Acommon refrain around corporate spaces these days is “give me the data”, and it’s often heard at the end of a meeting when the boss is trying to wriggle out of spending money. Well, here’s what can happen when you give them the data.
Data shows there’s a correlation between the number of people who drown in pools and the number of films Nicolas Cage appears in. Data also shows a strong association between per capita cheese consumption and the number of people who die by becoming entangled in sheets. There are also worrying figures that have linked the divorce rate with margarine consumption, and another set linking marriage rates with the number of people who drown after falling out of a fishing boat.
Those correlations were collected by military intelligence analyst Tyler Vigen, who wanted to show the difference between correlation and causation and, along the way, also showed the many weird ways Americans die. His blog has now been turned into a book, Spurious Correlations, and it’s a timely reminder that data is a science that should be handled with care.

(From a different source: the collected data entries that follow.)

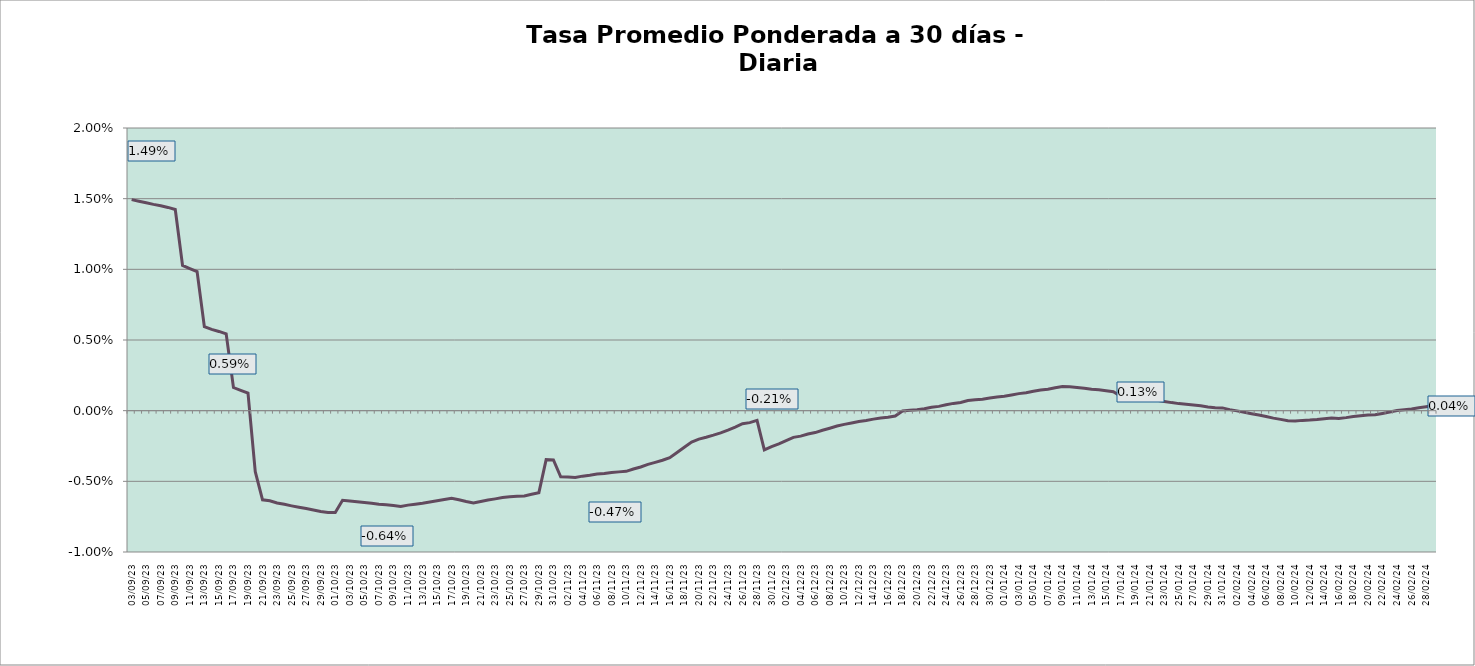
| Category | Tasa a 30 días |
|---|---|
| 2023-09-03 | 0.015 |
| 2023-09-04 | 0.015 |
| 2023-09-05 | 0.015 |
| 2023-09-06 | 0.015 |
| 2023-09-07 | 0.014 |
| 2023-09-08 | 0.014 |
| 2023-09-09 | 0.014 |
| 2023-09-10 | 0.01 |
| 2023-09-11 | 0.01 |
| 2023-09-12 | 0.01 |
| 2023-09-13 | 0.006 |
| 2023-09-14 | 0.006 |
| 2023-09-15 | 0.006 |
| 2023-09-16 | 0.005 |
| 2023-09-17 | 0.002 |
| 2023-09-18 | 0.001 |
| 2023-09-19 | 0.001 |
| 2023-09-20 | -0.004 |
| 2023-09-21 | -0.006 |
| 2023-09-22 | -0.006 |
| 2023-09-23 | -0.007 |
| 2023-09-24 | -0.007 |
| 2023-09-25 | -0.007 |
| 2023-09-26 | -0.007 |
| 2023-09-27 | -0.007 |
| 2023-09-28 | -0.007 |
| 2023-09-29 | -0.007 |
| 2023-09-30 | -0.007 |
| 2023-10-01 | -0.007 |
| 2023-10-02 | -0.006 |
| 2023-10-03 | -0.006 |
| 2023-10-04 | -0.006 |
| 2023-10-05 | -0.006 |
| 2023-10-06 | -0.007 |
| 2023-10-07 | -0.007 |
| 2023-10-08 | -0.007 |
| 2023-10-09 | -0.007 |
| 2023-10-10 | -0.007 |
| 2023-10-11 | -0.007 |
| 2023-10-12 | -0.007 |
| 2023-10-13 | -0.007 |
| 2023-10-14 | -0.006 |
| 2023-10-15 | -0.006 |
| 2023-10-16 | -0.006 |
| 2023-10-17 | -0.006 |
| 2023-10-18 | -0.006 |
| 2023-10-19 | -0.006 |
| 2023-10-20 | -0.007 |
| 2023-10-21 | -0.006 |
| 2023-10-22 | -0.006 |
| 2023-10-23 | -0.006 |
| 2023-10-24 | -0.006 |
| 2023-10-25 | -0.006 |
| 2023-10-26 | -0.006 |
| 2023-10-27 | -0.006 |
| 2023-10-28 | -0.006 |
| 2023-10-29 | -0.006 |
| 2023-10-30 | -0.003 |
| 2023-10-31 | -0.003 |
| 2023-11-01 | -0.005 |
| 2023-11-02 | -0.005 |
| 2023-11-03 | -0.005 |
| 2023-11-04 | -0.005 |
| 2023-11-05 | -0.005 |
| 2023-11-06 | -0.004 |
| 2023-11-07 | -0.004 |
| 2023-11-08 | -0.004 |
| 2023-11-09 | -0.004 |
| 2023-11-10 | -0.004 |
| 2023-11-11 | -0.004 |
| 2023-11-12 | -0.004 |
| 2023-11-13 | -0.004 |
| 2023-11-14 | -0.004 |
| 2023-11-15 | -0.004 |
| 2023-11-16 | -0.003 |
| 2023-11-17 | -0.003 |
| 2023-11-18 | -0.003 |
| 2023-11-19 | -0.002 |
| 2023-11-20 | -0.002 |
| 2023-11-21 | -0.002 |
| 2023-11-22 | -0.002 |
| 2023-11-23 | -0.002 |
| 2023-11-24 | -0.001 |
| 2023-11-25 | -0.001 |
| 2023-11-26 | -0.001 |
| 2023-11-27 | -0.001 |
| 2023-11-28 | -0.001 |
| 2023-11-29 | -0.003 |
| 2023-11-30 | -0.003 |
| 2023-12-01 | -0.002 |
| 2023-12-02 | -0.002 |
| 2023-12-03 | -0.002 |
| 2023-12-04 | -0.002 |
| 2023-12-05 | -0.002 |
| 2023-12-06 | -0.002 |
| 2023-12-07 | -0.001 |
| 2023-12-08 | -0.001 |
| 2023-12-09 | -0.001 |
| 2023-12-10 | -0.001 |
| 2023-12-11 | -0.001 |
| 2023-12-12 | -0.001 |
| 2023-12-13 | -0.001 |
| 2023-12-14 | -0.001 |
| 2023-12-15 | -0.001 |
| 2023-12-16 | 0 |
| 2023-12-17 | 0 |
| 2023-12-18 | 0 |
| 2023-12-19 | 0 |
| 2023-12-20 | 0 |
| 2023-12-21 | 0 |
| 2023-12-22 | 0 |
| 2023-12-23 | 0 |
| 2023-12-24 | 0 |
| 2023-12-25 | 0.001 |
| 2023-12-26 | 0.001 |
| 2023-12-27 | 0.001 |
| 2023-12-28 | 0.001 |
| 2023-12-29 | 0.001 |
| 2023-12-30 | 0.001 |
| 2023-12-31 | 0.001 |
| 2024-01-01 | 0.001 |
| 2024-01-02 | 0.001 |
| 2024-01-03 | 0.001 |
| 2024-01-04 | 0.001 |
| 2024-01-05 | 0.001 |
| 2024-01-06 | 0.001 |
| 2024-01-07 | 0.002 |
| 2024-01-08 | 0.002 |
| 2024-01-09 | 0.002 |
| 2024-01-10 | 0.002 |
| 2024-01-11 | 0.002 |
| 2024-01-12 | 0.002 |
| 2024-01-13 | 0.002 |
| 2024-01-14 | 0.001 |
| 2024-01-15 | 0.001 |
| 2024-01-16 | 0.001 |
| 2024-01-17 | 0.001 |
| 2024-01-18 | 0.001 |
| 2024-01-19 | 0.001 |
| 2024-01-20 | 0.001 |
| 2024-01-21 | 0.001 |
| 2024-01-22 | 0.001 |
| 2024-01-23 | 0.001 |
| 2024-01-24 | 0.001 |
| 2024-01-25 | 0 |
| 2024-01-26 | 0 |
| 2024-01-27 | 0 |
| 2024-01-28 | 0 |
| 2024-01-29 | 0 |
| 2024-01-30 | 0 |
| 2024-01-31 | 0 |
| 2024-02-01 | 0 |
| 2024-02-02 | 0 |
| 2024-02-03 | 0 |
| 2024-02-04 | 0 |
| 2024-02-05 | 0 |
| 2024-02-06 | 0 |
| 2024-02-07 | -0.001 |
| 2024-02-08 | -0.001 |
| 2024-02-09 | -0.001 |
| 2024-02-10 | -0.001 |
| 2024-02-11 | -0.001 |
| 2024-02-12 | -0.001 |
| 2024-02-13 | -0.001 |
| 2024-02-14 | -0.001 |
| 2024-02-15 | -0.001 |
| 2024-02-16 | -0.001 |
| 2024-02-17 | 0 |
| 2024-02-18 | 0 |
| 2024-02-19 | 0 |
| 2024-02-20 | 0 |
| 2024-02-21 | 0 |
| 2024-02-22 | 0 |
| 2024-02-23 | 0 |
| 2024-02-24 | 0 |
| 2024-02-25 | 0 |
| 2024-02-26 | 0 |
| 2024-02-27 | 0 |
| 2024-02-28 | 0 |
| 2024-02-29 | 0 |

Data now has a halo of respectability in meeting rooms. It’s treated with respect (sometimes awe); it wins arguments; it’s dressed in graphs to make it more imposing; and it’s usually given the last word. The only way to beat data in a boardroom is to bring another set of statistics to the table.
The reason everyone is getting excited by data is that there’s so much of it around — and there’s enough computer power to crunch it into “meaningful” insights. Many bosses demand data when they can’t make decisions. The mantra in big companies is that their people should collect as much data as possible so the geeks in data analytics can dump it into algorithms and get the answers to every question, including those nobody ever thought of asking. It’s more fun than an executive toy.
As much fun as it is, some fear we are entering an era of dodgy data. One of those is Richard Nisbett, who wrote Mindware: Tools for Smart Thinking, and who is particularly worried about how data is used in health studies. For instance, he quotes the fact there is a statistical correlation between men who take vitamin E and a lower risk of prostate cancer. This finding got researchers so excited they did a real study on people and found vitamin E actually contributes to the likelihood of prostate cancer. So the data told men to pop a vitamin, while the experiment told them to get a chill pill.
The health industry is awash with popular correlations. For instance, when we learned people in the Mediterranean live longer, everyone rushed to the conclusion it was the olive oil. Others have linked the extended lifespan of Japanese to soy consumption or seaweed diets. And when the longevity of Greek men on the island of Icaria was discovered, people started drawing conclusions about the fact they didn’t wear watches, or they drink a special “mountain tea”. And, of course, we all drink a lot of red wine because long-lived French people do.
Now, all of those things may have something to do with a long life — olive oil is a good starting point. Or they might be part of the story — the French paradox might have more to do with cheese. Or it might be none of the story. But to sceptics it’s not good enough. For instance, that finding about vitamin E intake and prostate cancer didn’t ask the obvious question: what else are men who take vitamin E doing? Wouldn’t they be the people who are so interested in their health they also eat well, exercise, get regular medical checks and have the money to invest in their health?
The media is partly to blame. Data gives us headlines, it fits into big type and sometimes makes readers sit up and shake. But data should be a way into the conversation, not the final word. It should flag an area worth investigating, and then we should do what we’ve always done — ask good questions, look at it in context and be aware of the limitations of what it’s telling us. And when a boss says the data should provide the answer, ask the boss what the question is.